Re: class, culture, and education

Katherine Goff (Katherine_Goff who-is-at ceo.cudenver.edu)
Sun, 22 Nov 1998 09:29:43 -0700

Jay writes:
(and i have snipped)
> Some responses to the focus
>article take issue with its recommendation that we ought to simply teach
>the valuable/valued practices outright, because these other authors worry
>that contestation will be lost or weakened if educational institutions do
>not critique and oppose the arbitrariness of the hegemonic practices. And
>support some contrary practices.
>
while i agree with what Jay says here, i feel like the individual gets
discounted in this institutional perspective.
institutions do constrain individual behavior, but individuals always,
potentially are active agents in their own lives.
curriculum is not implemented without teachers.
how an individual teacher implements a curriculum is greatly influenced by
who that teacher is and how she understands the meaning of the curriculum.
and there are millions of teachers out there with millions of different
understandings.
while i am alarmed by the force of the national educational standards
politicking, i see hope in the politics of selves; of individual,
ambiguous, fluid, contradictory identity that cannot help but resist
static, universal standards.
>
>
>
>But just as arbitrariness/effectiveness is a matter of local degree, so
>should our reasonable educational response to it be. All matters of degree
>are both/and rather than either/or. It is not a question of Do we promote
>nonstandard dialects or the dominant/standard one only? it is a matter of
>to what extent do we promote both.

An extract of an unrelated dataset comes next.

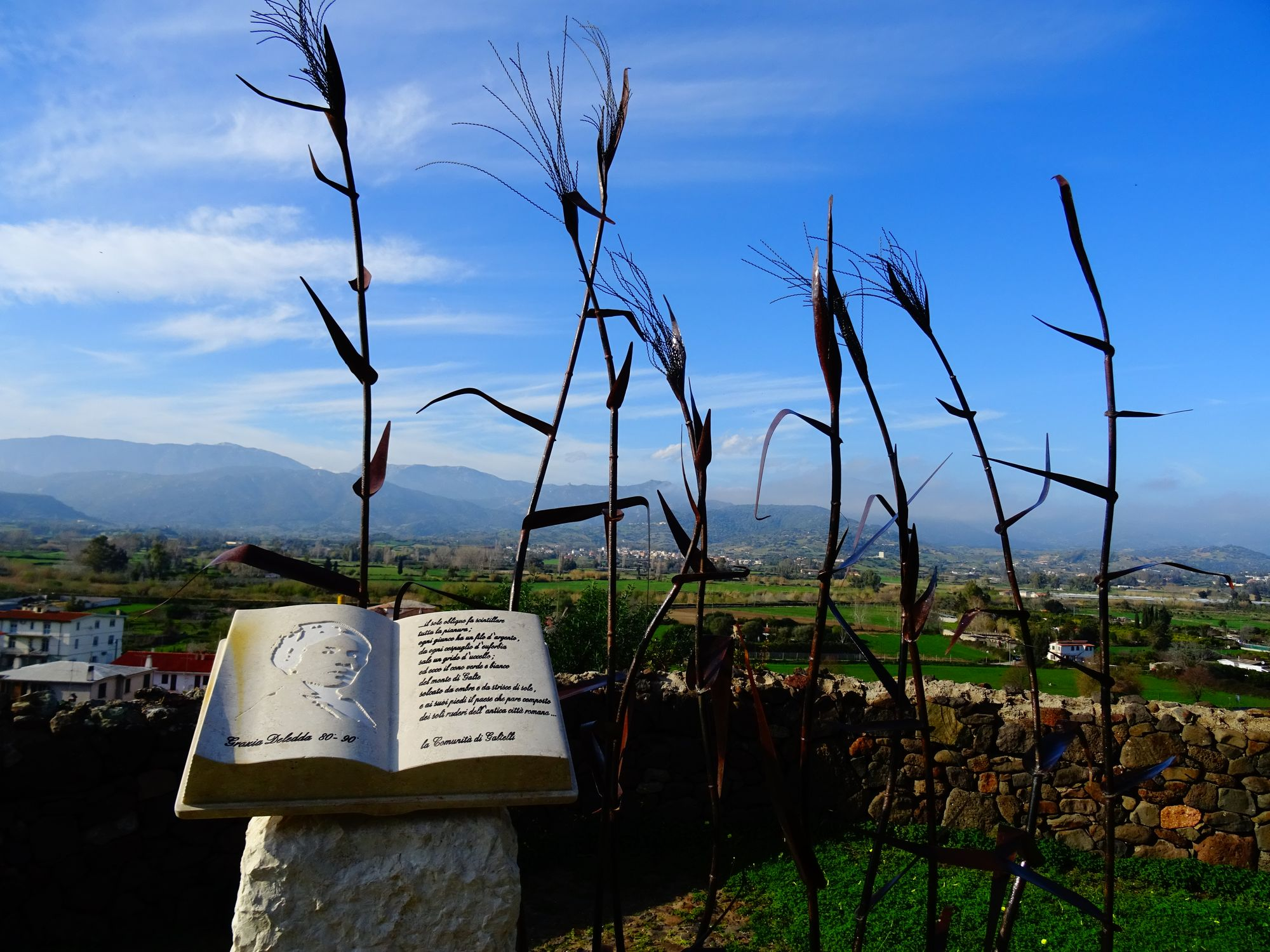 Belvedere di San Pietro a Galtellì. Scultura che ricorda il romanzo "Canne al vento".

It is not a question of Do we teach the
>traditional abstract-masculinist view of science or do we promote radical
>alternatives? but of the degree to which we do both (given the timescale
>of
>possible change which we envision relative to the lifetimes of our
>students).

i have studied teachers who manage to support and nurture the identities
of most of their students (inner-city, heterogeneous classrooms of fourth
graders) and encourage their construction of literate identities (full
members of a reading/writing community of learners) while bringing up most
of the standardized test scores of these children.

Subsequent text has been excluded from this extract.